FIGURE 5. — A, *ribbon representation* of five conformers of apo-hCox17_outer obtained after CYANA structure calculations. Upon backbone superimposition of the second α-helix (in *red*), different relative orientations of the first α-helix (in *green*) are obtained. The outer disulfide bond is shown in *yellow. B*, hydrophobic residues involved in the stabilization of a single α-hairpin conformation in hCox17_inner shown in *magenta* in a hCox17_outer conformer.

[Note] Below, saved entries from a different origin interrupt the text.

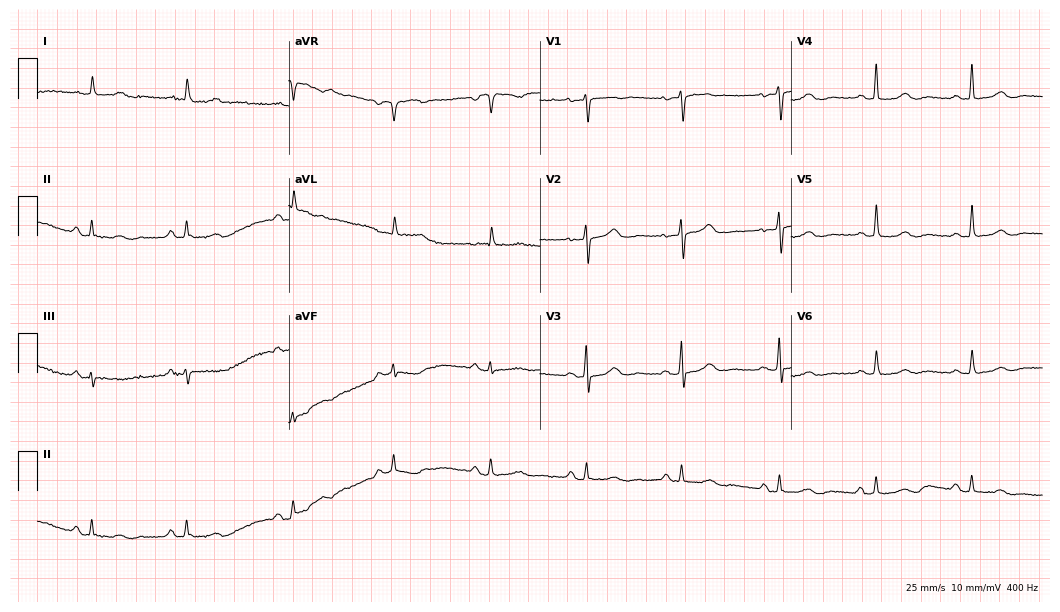
12-lead ECG (10.2-second recording at 400 Hz) from a female, 89 years old. Screened for six findings — first-degree AV block, right bundle branch block, left bundle branch block, sinus bradycardia, atrial fibrillation, sinus tachycardia — none is recorded.
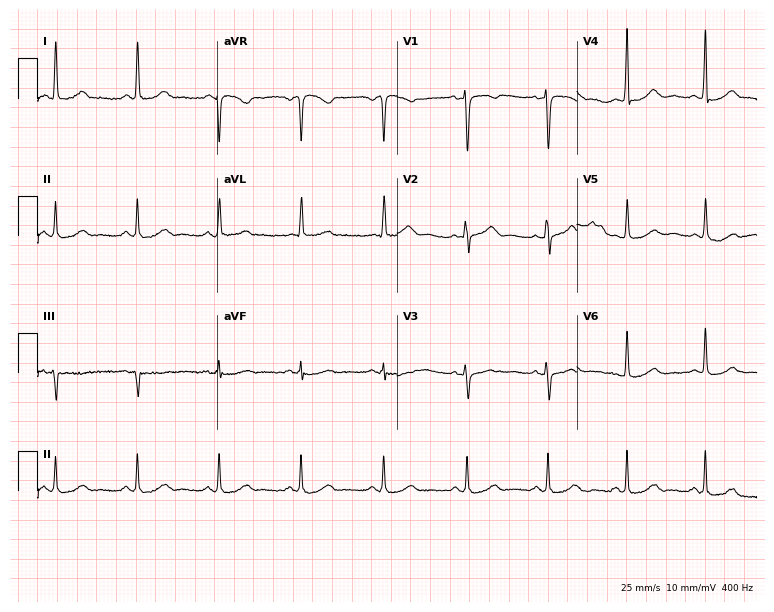
Resting 12-lead electrocardiogram. Patient: a 66-year-old female. None of these six findings is recorded: first-degree AV block, right bundle branch block, left bundle branch block, sinus bradycardia, atrial fibrillation, sinus tachycardia.
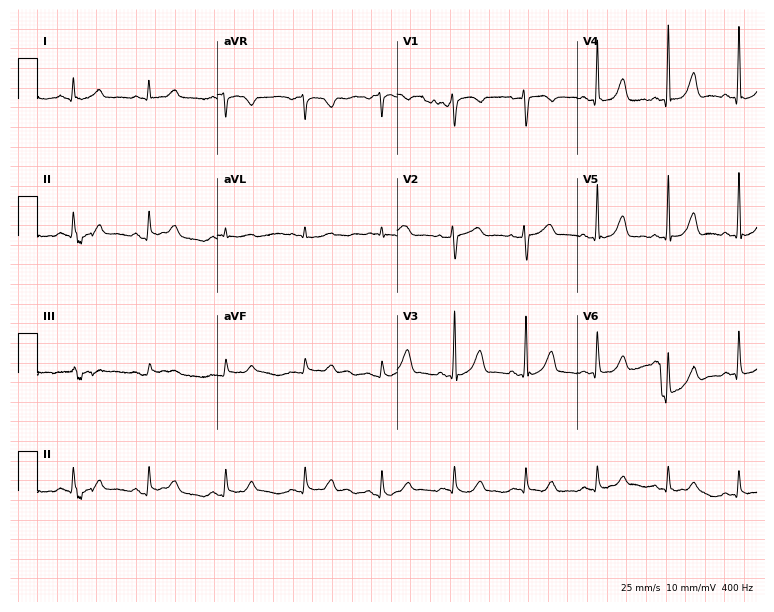
12-lead ECG from a woman, 44 years old. No first-degree AV block, right bundle branch block, left bundle branch block, sinus bradycardia, atrial fibrillation or sinus tachycardia recorded for this tracing. Other findings, if any, are not listed.
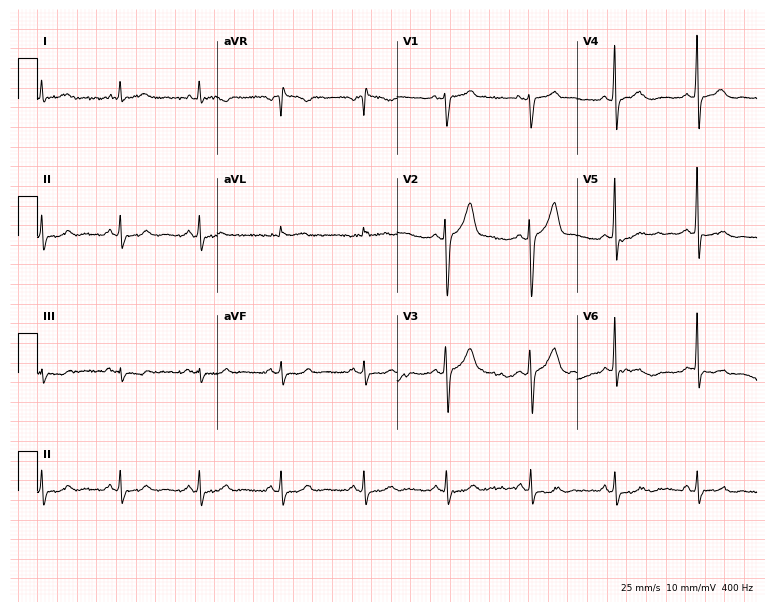
ECG — a male, 53 years old. Labelled as a normal ECG.
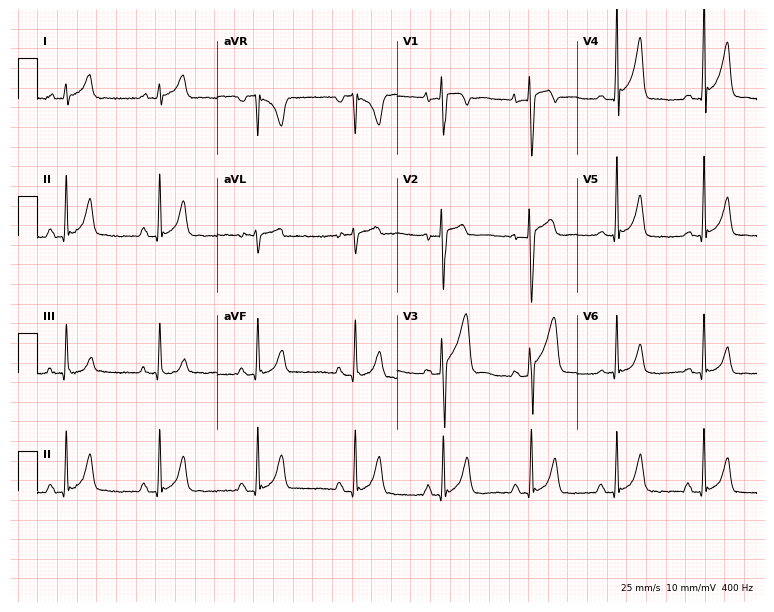
Resting 12-lead electrocardiogram. Patient: a 27-year-old male. None of these six findings is recorded: first-degree AV block, right bundle branch block (RBBB), left bundle branch block (LBBB), sinus bradycardia, atrial fibrillation (AF), sinus tachycardia.

To examine the effect of each disulfide bond on the copper binding properties of hCox17 protein, the metallated forms of both hCox17 mutants were studied by NMR and their copper(I) affinity compared with that of the wild-type protein. Chemical shift perturbation analysis of Cu(I)-hCox17_inner versus apo-hCox17_inner showed that metal binding determines large chemical shift changes as well as the generation of multiple conformations involving several residues surrounding the metal binding region, i.e. in the first turn of the N-terminal helix and in the C-terminal part of the second helix (Fig. 6, A and B). This behavior is drastically different from what is observed in the wild-type protein, in which, upon copper(I) binding, few residues close to the CC metal binding motif were affected, and no multiple conformations were induced by copper(I) binding (Fig. 6C) (10). On the contrary, the backbone chemical shifts of the outer mutant are affected by copper(I) binding similarly to what happens for the wild-type protein (Fig. 6B). Therefore, the local interactions near the metal binding site of hCox17 are influenced only by the lack of the outer disulfide bond, indicating its role in fine-tuning metal binding site structural environment. However, copper(I) binding affinities, measured by competitive titration against BCA, of hCox17_inner and hCox17_outer are similar to that of the wild-type protein (less than 1 order of magnitude of difference; supplemental Fig. S1), indicating that the removal of the inner or outer disulfide bond does not drastically affect the copper binding affinity of hCox17. This result is in agreement with normal levels of cytochrome c activity observed for yeast Cox17 mutants with Cys → Ser substitutions for the inner or outer cysteines (C47S and C57S, respectively) (13).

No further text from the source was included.